エロ本は軽減税率適用から除外? 日本雑誌協会・日本書籍出版協会と出版倫理懇話会の意見交換会が初開催

2015.05.27

5月22日、日本雑誌協会・日本書籍出版協会と出版倫理懇話会の意見交換会が開催された。

 5月22日、神楽坂の日本書籍出版協会会議室で、出版物の軽減税率の適用範囲をめぐる日本雑誌協会・日本書籍出版協会と出版倫理懇話会の意見交換会が、初めて開催された。来年にも予定されている消費税10%への増税に際し、“文化”である出版物に軽減税率を適用するよう求めている。この軽減税率をめぐってはアダルトを除外すべきという意見もあり、議論となっている。

 この日の意見交換会は、日本雑誌協会・日本書籍出版協会などの関係者と出版倫理懇話会会員社以外には非公開で実施。筆者はそしらぬ顔で会場に入り座ってみたが、すぐに見つかり「厳しいですね……」と言われて、そそくさと退場。

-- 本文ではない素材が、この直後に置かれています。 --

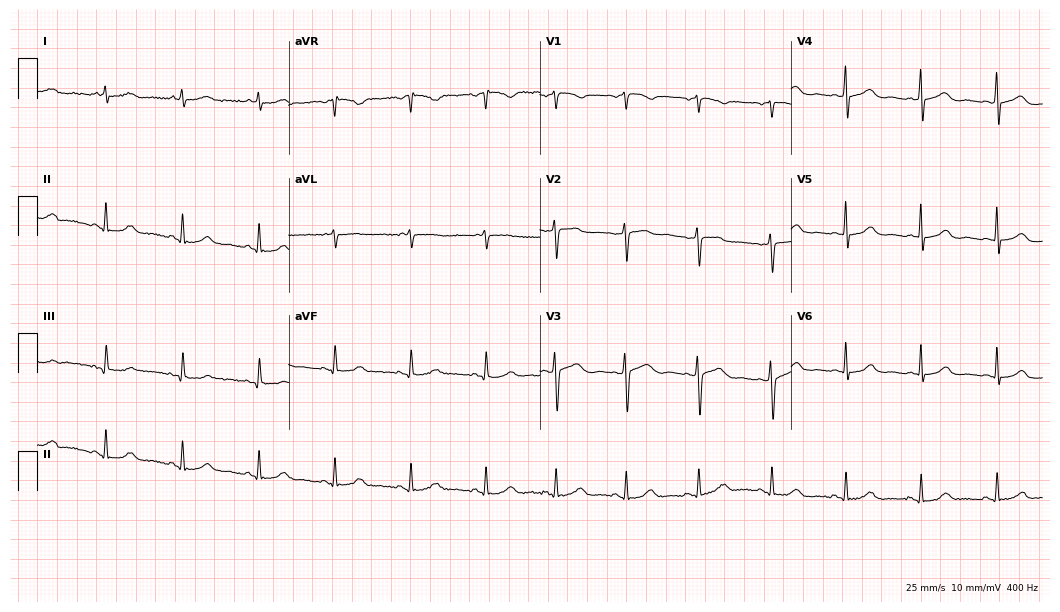
12-lead ECG from a female, 58 years old. Labelled as a normal ECG.

 後ほど話を聞いた出版倫理懇話会に所属する、ある出版社の担当者は、次のように証言する。

「冒頭で4月に『出版文化に軽減税率適用を求める有識者会議』の発表した提言についての説明がありました。その上で、軽減税率を実施している諸外国の状況についての説明がありました。基本的にはすべての出版物について軽減税率の適用を求めていきたいとはいうのですが、『政治家の中には、18禁マークや小口止め(雑誌)はどうなのか』という意見もあるというのです。懇話会側としては、大手はアダルト誌を除外することで軽減税率適用を呑んでもらおうとしているのではないかと感じました」

 政府関係筋によれば、与党税制協議会では軽減税率を導入した場合に、どのような物品を対象にするか、個別具体的な議論が行われているという。例えば食料品についても、牛肉や豚肉に軽減税率を適用した場合に加工品も対象にするのかなどの議論も行われているという。そうした中で、出版業界に対しても「軽減税率を適用してほしいなら、対象となる範囲を分類すべき」という圧力がかかっているようだ。要は、娯楽誌やアダルト誌までも含めて“文化”だという出版側の言い分は認めず、アダルト誌などは軽減税率の適用対象とはしない、という態度で迫っているのだ。

「アダルト誌を軽減税率の対象から除外するなんて、困るというよりは冗談じゃないという思いです。これまで成人向けマークの自主規制をしたり、シール止めなど経費をかけて青少年の健全育成のために協力してきたのに、とんでもないことですよ」(前出の懇話会会員社・出版社社員)

 現在、付加価値税を導入している国は多いが、ポルノや娯楽雑誌への対応はさまざまだ。ドイツでは標準税率19%に対して、書籍は一律7%に設定。フランスでは標準税率21%に対して書籍は5.5%だが、ポルノやバイオレンスを扱う内容の出版物は軽減税率の適用外としている。また、イタリアでは標準税率22%に対してポルノは25%と、実質“ポルノ税”とも呼べる制度になっている。

 各国の制度はさまざまだが、フランスの場合はセックスやバイオレンス表現を扱った書籍が軽減税率の対象となるかどうかは、出版社側の判断に委ねられている。ただし、軽減税率対象とした書籍が、出版後に司法省によって“青少年にとって有害な出版物”と指定された場合、一定期間の出版停止などの罰則もある。そのため、ポルノを扱う出版社は最初から通常税率でポルノ誌などを出版しているという。

 出版の中で“文化”と“娯楽”を切り分けるとしても、その線引きをどこに置くかは、さらなる議論を呼びそうだ。